Waves in pulsar winds

TL;DR

This paper reviews wave phenomena in pulsar winds, focusing on the transition from MHD-dominated inner regions to charge-deficient outer regions, using a relativistic two-fluid model to analyze electromagnetic modes.

Contribution

It introduces a two-fluid model to analyze nonlinear electromagnetic modes in the outer pulsar wind, revealing two distinct solutions for wave propagation.

Findings

Two solutions for circularly polarized electromagnetic modes exist in the outer wind.

One solution becomes a vacuum wave, the other decelerates and is confined.
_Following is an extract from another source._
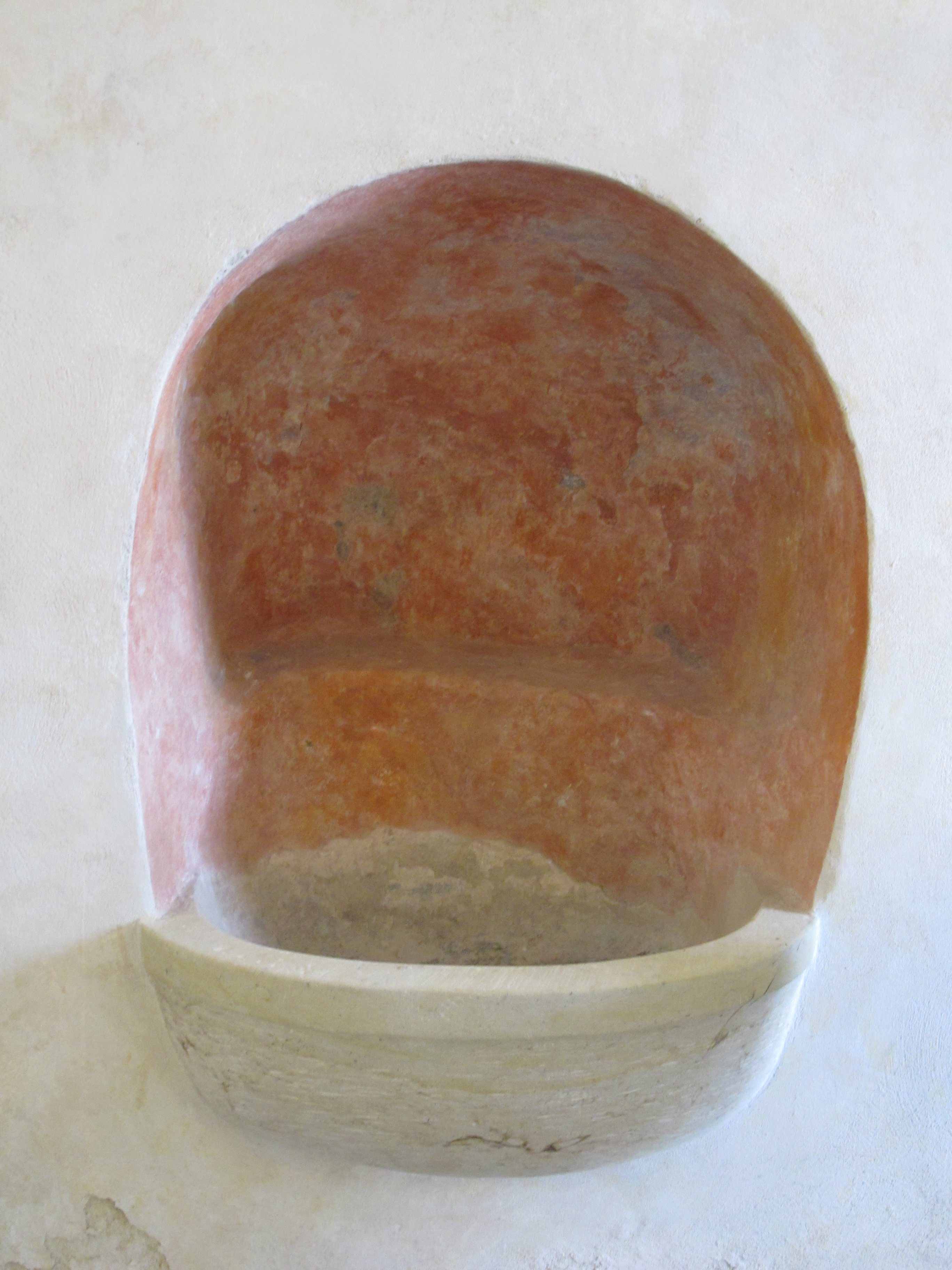 Synagoga, Krajířova, Turnov.

The model enhances understanding of wave behavior in charge-deficient regions.

Abstract

The radio, optical, X-ray and gamma-ray nebulae that surround many pulsars are thought to arise from synchrotron and inverse Compton emission. The energy powering this emission, as well as the magnetic fields and relativistic particles, are supplied by a "wind" driven by the central object. The inner parts of the wind can be described using the equations of MHD, but these break down in the outer parts, when the density of charge carriers drops below a critical value. This paper reviews the wave properties of the inner part (striped wind), and uses a relativistic two-fluid model (cold electrons and positrons) to re-examine the nonlinear electromagnetic modes that propagate in the outer parts. It is shown that in a radial wind, two solutions exist for circularly polarised electromagnetic modes. At large distances one of them turns into a freely expanding flow containing a vacuum wave, whereas the other decelerates, corresponding to a confined flow.